Он царапал, рвал ногтями себе грудь.

- А ты, Абельдинов? - Герасимов схватил за руку сержанта, который пытался незаметно улизнуть из казармы. - Почему ты дрожишь? Что с тобой?

- Дуканщики предупреждают: не ходите туда, - ответил сержант.

- Да мало ли что ляпнет глупый дуканщик! Ты что, боишься, Абельдинов? У тебя же орден Красной Звезды! Ты же привык первым заходить в кишлаки!

- Товарищ старший лейтенант, не надо…

- Что не надо? Что не надо, Абельдинов? Ты же сильный и храбрый воин! А там, в горах, обитают трусливые шакалы…

- Я знаю…

- А если знаешь, почему трясешься?

- Нервы, наверное… Отпустите меня, можно я выйду?

Герасимов хватал за плечи третьего, разворачивал к себе лицом:

- Черненко, ты разучился улыбаться? Почему ты не играешь на гитаре, не поешь?

- Настроения нет, товарищ старший лейтенант. Зачем? Завтра на войну…

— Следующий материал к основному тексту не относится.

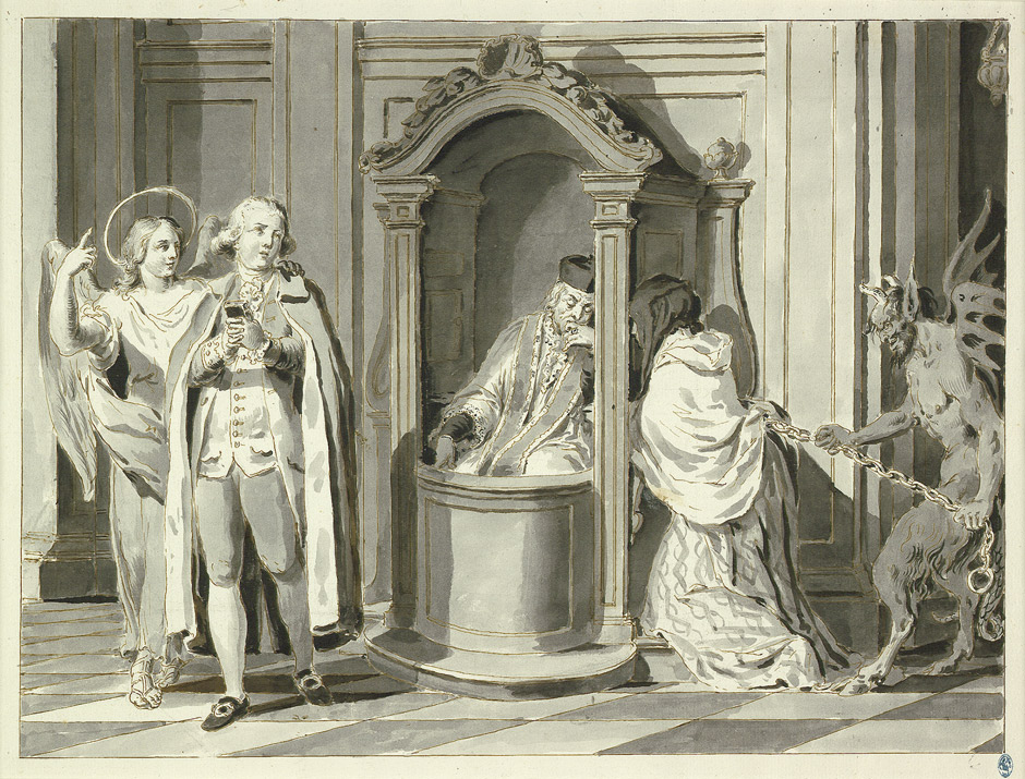 Beichte, aus einer Serie der sieben Sakramente: Federzeichnung, ca. 38,5 x 52,5 cm; hergestellt im Auftrag von Padre Ghedini

- Ну и что? Как выйдем, так и вернемся.

- Ну, это еще… бабка надвое сказала…

- Черненко, ты вернешься!

- Ну да, естественно…

- Ты вернешься живым, Черненко! Я тебе обещаю! Ты же мощный, здоровый! От одного твоего вида духи обсераются! Ты же двести раз от пола отжимаешься, тебя оглоблей не перешибешь! Ну же, разверни грудь, подними голову!